Benarkah Ada Upaya Meng-Islam-kan Suku Baduy?

Sebuah reportase pengungkapan fenomena Islamisasi Baduy

Lebak, IDN Times - Semenjak tahun 2017 lalu, isu adanya upaya meng-Islam-kan, atau “Islamisasi” warga adat suku Baduy sudah kencang berembus di kalangan peneliti dan bahkan sempat mengisi jagat maya media sosial.

Isu tersebut semakin menggema lantaran di awal 2017 itu pula mulai menjamur yayasan-yayasan yang membangun kamp-kamp penampungan mualaf yang diklaim sebagai orang suku Baduy yang dipandang secara stereotipe sebagai komunitas warga yang masih primitif dan belum beragama.

Tapi, sejak aliran penghayat kepercayaan sah diakui negara dan boleh masuk KTP, benarkah umat Sunda Wiwitan dan  Baduy tetap ditempatkan dalam status sebagai orang tidak beragama? Apakah dengan pengakuan negara tersebut, mereka masih boleh dijadikan objek rekrutmen anggota baru bagi agama-agama besar?

IDN Times berusaha mencari informasi kebenaran adanya isu yang sudah hangat diperbincangkan oleh warganet bahkan kalangan peneliti itu.

Beberapa fakta berhasil kami kumpulkan. Lantas benarkah ada misionaris Islam yang memulai gerakan Islamisasi suku Baduy?

1. Setiap tahun, selalu ada orang Baduy yang keluar dari komunitas adatnya

Benarkah Ada Upaya Meng-Islam-kan Suku Baduy?IDN Times/AshariAR

Urang Kanekes, sebutan asli suku Baduy, adalah komunitas adat yang mendiami hulu sungai Ciujung, sebuah perbukitan di selatan Banten yang kehidupannya sudah tak asing dengan agama Islam. Sudah jamak diketahui Banten merupakan basis pemeluk Islam yang besar.

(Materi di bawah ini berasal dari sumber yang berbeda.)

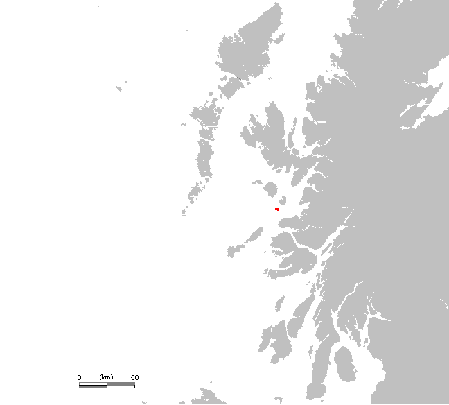 UK Muck.PNG (Scotland, Hebrides)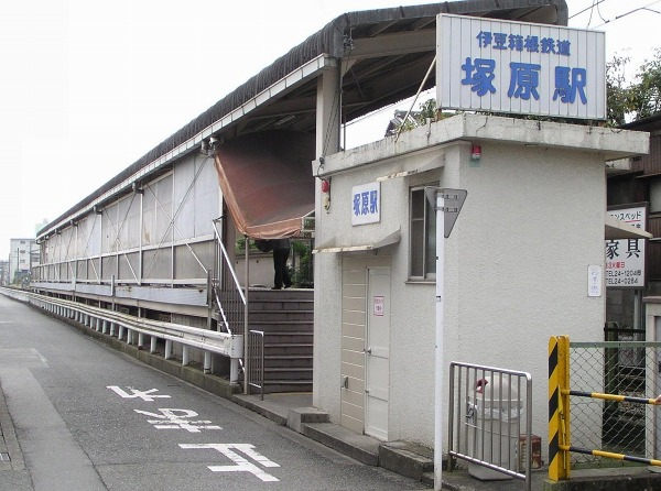 Tsukahara Station, on the Izuhakone Daiyūzan Line, Minamiashgara, Kanagawa 塚原駅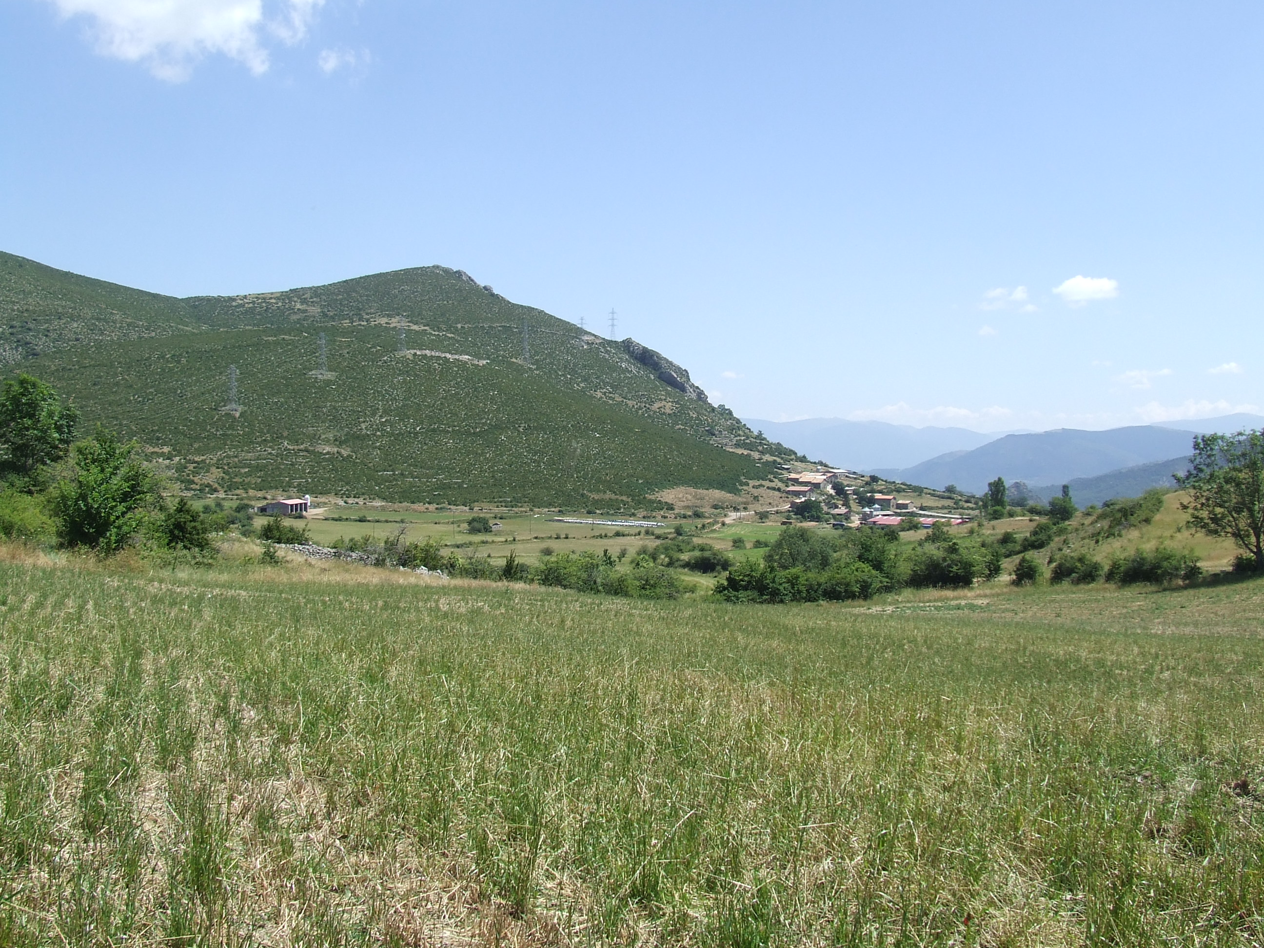 Corroncui des de prop de la Beguda d'Adons (Viu de Llevata, el Pont de Suert, Alta Ribagorça)

Pun secara geografis, keseharian mereka selalu akan berinteraksi dengan orang-orang beragama Islam. Baduy Luar berbatasan dengan Ciboleger dan Baduy Dalam berbatasan langsung dengan Cijahe, dua pemukiman Muslim yang berbatasan langsung dengan tanah adat suku Baduy.

Tak pernah sekali pun terdengar adanya gesekan di wilayah-wilayah perbatasan mereka. Hingga pada 2017 muncullah isu datangnya para misionaris Islam yang hadir melalui yayasan-yayasan amal yang menyediakan rumah dan fasilitas penunjang untuk Baduy yang telah mualaf.

Jaro Saija, Kepala Desa Kanekes (semacam kepala pemerintahan desa adat suku Baduy) kepada IDN Times, Jumat (9/8) lalu, menyebut benar adanya warga Baduy yang keluar dari Baduy dan kepercayaannya sebagai pemeluk agama wiwitan setiap tahun. Meski begitu, jumlahnya tak signifikan. Rata-rata alasannya adalah tak sanggup mengikuti aturan adat.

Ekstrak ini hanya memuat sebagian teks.